Valuation score: 4.0

  • Accuray Incorporated reported losses, so valuating it in relation to earnings is meaningless. It happens to be last-in-rank when measured against competitors.
  • Price-to-Tangible-Book-Value is a fairly complex metric. Run again in analytical mode if you're interested in a technical explanation. It remains a disappointment compared to peers.
  • In the past twelve months, the company generated some free funds in relation to the stock price, which stands somewhat better than similar companies.
  • The company usually generates somewhat more than enough genuine funds to cover up for its business needs. Surplus cash may be used to repay loans, to eventually buy new businesses, or to reward investors. Considering the financial position and stock price, the current valuation might be reasonable. It's still top tier when measured against industry firms.
  • In the past twelve months, the company hasn't rewarded investors, considering both dividends and share on the pie of earnings. It came up excellent in relation to peer ventures.
  • The company is largely indebted. It should focus on loan repayment before rewarding stockholders. It looks bottom tier against similar enterprises.
  • Considering the past twelve months, traditional Price-to-Earnings relation has been negative, as the company lost money. It ranks last-in-rank when measured against peer companies.
  • Comparing the current stock price with the past twelve-months revenues gives a low relationship. One common cause includes profitability being poor. It looks impressive in relation to rival firms.
  • The relation between the stock price and accounting book value is significantly high, which may be good or bad depending on context. Run again in analytic mode if you want to dig deeper. The company remains somewhat worse than peer firms.
  • In the past twelve months, the operating business lost some money. It happens to be similar to industry peers.
  • In an alternate metric of bang for the buck, the company has usually shown a somewhat low earnings power ability when measured against the current stock price and financial position. It's still rather normal in relation to peer companies.

Total score: 3.9


ARAY logos

Company at a glance: Accuray Incorporated (ARAY)

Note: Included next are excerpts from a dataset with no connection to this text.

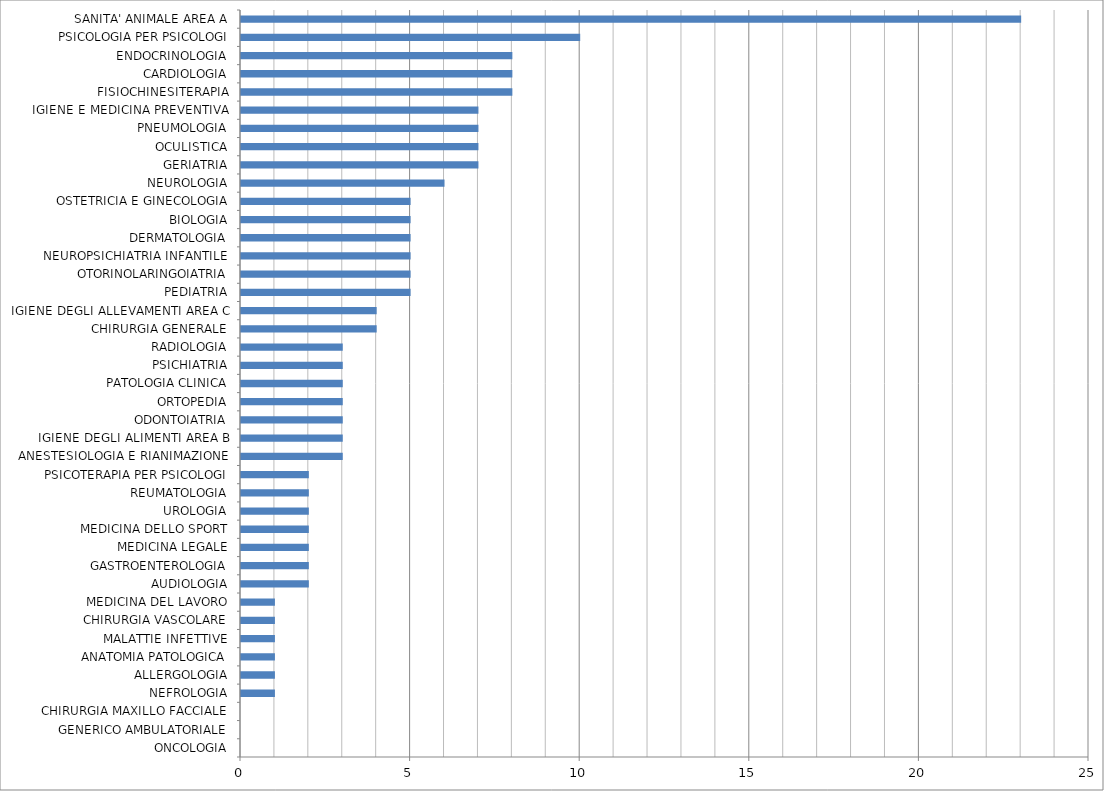
| Category | Series 0 |
|---|---|
| ONCOLOGIA | 0 |
| GENERICO AMBULATORIALE | 0 |
| CHIRURGIA MAXILLO FACCIALE | 0 |
| NEFROLOGIA | 1 |
| ALLERGOLOGIA | 1 |
| ANATOMIA PATOLOGICA | 1 |
| MALATTIE INFETTIVE | 1 |
| CHIRURGIA VASCOLARE | 1 |
| MEDICINA DEL LAVORO | 1 |
| AUDIOLOGIA | 2 |
| GASTROENTEROLOGIA | 2 |
| MEDICINA LEGALE | 2 |
| MEDICINA DELLO SPORT | 2 |
| UROLOGIA | 2 |
| REUMATOLOGIA | 2 |
| PSICOTERAPIA PER PSICOLOGI | 2 |
| ANESTESIOLOGIA E RIANIMAZIONE | 3 |
| IGIENE DEGLI ALIMENTI AREA B | 3 |
| ODONTOIATRIA | 3 |
| ORTOPEDIA | 3 |
| PATOLOGIA CLINICA | 3 |
| PSICHIATRIA | 3 |
| RADIOLOGIA | 3 |
| CHIRURGIA GENERALE | 4 |
| IGIENE DEGLI ALLEVAMENTI AREA C | 4 |
| PEDIATRIA | 5 |
| OTORINOLARINGOIATRIA | 5 |
| NEUROPSICHIATRIA INFANTILE | 5 |
| DERMATOLOGIA | 5 |
| BIOLOGIA | 5 |
| OSTETRICIA E GINECOLOGIA | 5 |
| NEUROLOGIA | 6 |
| GERIATRIA | 7 |
| OCULISTICA | 7 |
| PNEUMOLOGIA | 7 |
| IGIENE E MEDICINA PREVENTIVA | 7 |
| FISIOCHINESITERAPIA | 8 |
| CARDIOLOGIA | 8 |
| ENDOCRINOLOGIA | 8 |
| PSICOLOGIA PER PSICOLOGI | 10 |
| SANITA' ANIMALE AREA A | 23 |

Sector, industry: Healthcare, Medical Devices

Market Cap: 0.19 billions

Revenues TTM: 0.43 billions

Accuray Incorporated designs, develops, manufactures, and sells radiosurgery and radiation therapy systems for the treatment of tumors in the Americas, Europe, the Middle East, India, Africa, Japan, China, and rest of the Asia Pacific region. It offers the CyberKnife System, a robotic stereotactic radiosurgery and stereotactic body radiation therapy system used for the treatment of primary and metastatic tumors outside the brain, including tumors on or near the spine and in the breast, kidney, liver, lung, pancreas, and prostate. The company also provides the TomoTherapy System, including the Radixact System, which allows for integrated radiation treatment planning, delivery, and data management, enabling clinicians to deliver ultra-precise treatments to approximately 50 patients per day. In addition, it offers post-contract customer support, installation, training, and other professional services. The company primarily markets its products directly to customers, including hospitals and stand-alone treatment facilities through its sales organization, as well as to customers through sales agents and group purchasing organizations in the United States; and to customers directly and through distributors and sales agents internationally. Accuray Incorporated was incorporated in 1990 and is headquartered in Sunnyvale, California.

Awarener score: 5.2

Conclusion

The higher the Awarener score, the more bang you get for the buck. It measures how much genuine funds the company generates for the stock price paid (Modest), the business stability (Excellent) and growth (Poor), and the company's inclination to return cash to the stockholders (Average).